NADPH oxidase was originally identified and characterized in phagocytes, where it contributes to host defense. All of the components of the NADPH complex have been identified in endothelial cells30, 31, 32, 33. Vascular NADPH oxidase, which plays an important role in both physiology and pathophysiology, is the primary source of ROS in endothelial cells. NADPH oxidase activity varies between vascular cells and between different sites of the vasculature. For example, vascular smooth muscle cells express high levels of Nox1 and Nox4, whereas endothelial cells express high levels of gp91phox/Nox2 and Nox434, 35, 36. ROS have long been implicated in the pathogenesis of cardiovascular diseases, including atherosclerosis, hypertension, and diabetes. There is a growing appreciation for the role of ROS in physiological signaling in many cell types, including vascular endothelial cells. ROS, as a secondary messenger, activates a series of cell protein kinases, including c-Src and Akt/PKB, and this activation plays a decisive role in the process of atherosclerosis. Some evidence indicates that Ang II has a stimulatory effect on ROS production in the endothelium by activating and up-regulating NADPH oxidase37. We sought to clarify whether the inhibitory effect of SalA on the proliferation of HUVECs might be mediated through its antioxidative activity. HUVECs were pretreated with increasing concentrations of SalA for different times prior to incubation with 1 μmol/L Ang II. The results indicated that Ang II treatment increased the level of Nox4 expression, whereas SalA inhibited the Ang II-induced changes in Nox4 expression in a time- and concentration-dependent manner (Figure 5). In addition, the production of ROS was significantly decreased with SalA (25 and 50 μmol/L) treatment compared with treatment with Ang II alone (Figure 6). This result demonstrated that SalA inhibited the induction of Nox4 by Ang II and reduced ROS production accordingly.

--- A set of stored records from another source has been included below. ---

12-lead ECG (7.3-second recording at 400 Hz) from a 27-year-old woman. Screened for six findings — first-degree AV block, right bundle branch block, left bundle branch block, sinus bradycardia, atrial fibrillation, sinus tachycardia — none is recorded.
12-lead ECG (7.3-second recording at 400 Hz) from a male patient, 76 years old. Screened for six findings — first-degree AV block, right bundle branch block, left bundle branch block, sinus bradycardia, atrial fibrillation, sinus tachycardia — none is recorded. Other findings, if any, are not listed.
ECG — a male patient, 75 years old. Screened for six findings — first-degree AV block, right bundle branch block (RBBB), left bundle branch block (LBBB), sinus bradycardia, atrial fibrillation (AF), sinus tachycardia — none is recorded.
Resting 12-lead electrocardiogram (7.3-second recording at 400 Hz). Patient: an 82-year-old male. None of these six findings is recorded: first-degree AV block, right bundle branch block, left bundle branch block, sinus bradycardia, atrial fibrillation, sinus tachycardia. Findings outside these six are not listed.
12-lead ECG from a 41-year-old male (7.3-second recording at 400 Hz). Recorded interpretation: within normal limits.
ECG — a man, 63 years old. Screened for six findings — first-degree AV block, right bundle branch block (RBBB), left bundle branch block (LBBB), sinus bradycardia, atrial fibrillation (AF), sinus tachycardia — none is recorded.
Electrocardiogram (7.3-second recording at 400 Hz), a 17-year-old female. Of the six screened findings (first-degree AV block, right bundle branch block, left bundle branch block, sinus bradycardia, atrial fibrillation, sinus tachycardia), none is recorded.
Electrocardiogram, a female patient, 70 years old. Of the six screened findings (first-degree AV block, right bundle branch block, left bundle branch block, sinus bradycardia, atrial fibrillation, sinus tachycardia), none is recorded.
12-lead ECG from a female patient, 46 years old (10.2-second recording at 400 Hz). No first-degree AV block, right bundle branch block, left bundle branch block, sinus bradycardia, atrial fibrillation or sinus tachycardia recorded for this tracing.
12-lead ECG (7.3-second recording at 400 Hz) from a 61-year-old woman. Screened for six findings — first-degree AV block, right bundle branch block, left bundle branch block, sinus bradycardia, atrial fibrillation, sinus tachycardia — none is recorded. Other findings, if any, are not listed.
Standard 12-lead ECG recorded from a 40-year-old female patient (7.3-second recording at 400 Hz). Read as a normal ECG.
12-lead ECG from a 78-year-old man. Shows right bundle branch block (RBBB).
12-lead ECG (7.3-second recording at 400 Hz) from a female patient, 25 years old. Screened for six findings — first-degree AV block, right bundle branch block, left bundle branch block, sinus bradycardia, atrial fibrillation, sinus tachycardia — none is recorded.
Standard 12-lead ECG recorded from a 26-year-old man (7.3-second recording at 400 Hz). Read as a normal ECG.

Ang II has been proposed to participate in the production of ROS. ROS can activate Src, which can then promote further ROS production38, 39. Increased Src kinase activity was shown to increase Akt phosphorylation. Akt is an important kinase for promoting cellular proliferation and migration. Our data have shown that SalA decreased the level of phosphor-Src and phospho-Akt in a time- and concentration-dependent manner and that SalA also inhibited increases in Nox4 protein expression, ultimately resulting in a significant decrease in ROS production. All of these events contribute in part to the inhibitory effect of SalA on the proliferation of HUVECs.

In summary, we have identified a novel function for SalA by demonstrating the significant role it plays in inhibiting the Ang II-induced proliferation of HUVECs. Further studies are needed to determine the exact mechanism by which SalA acts to protect vascular endothelial cells against Ang II-mediated injury.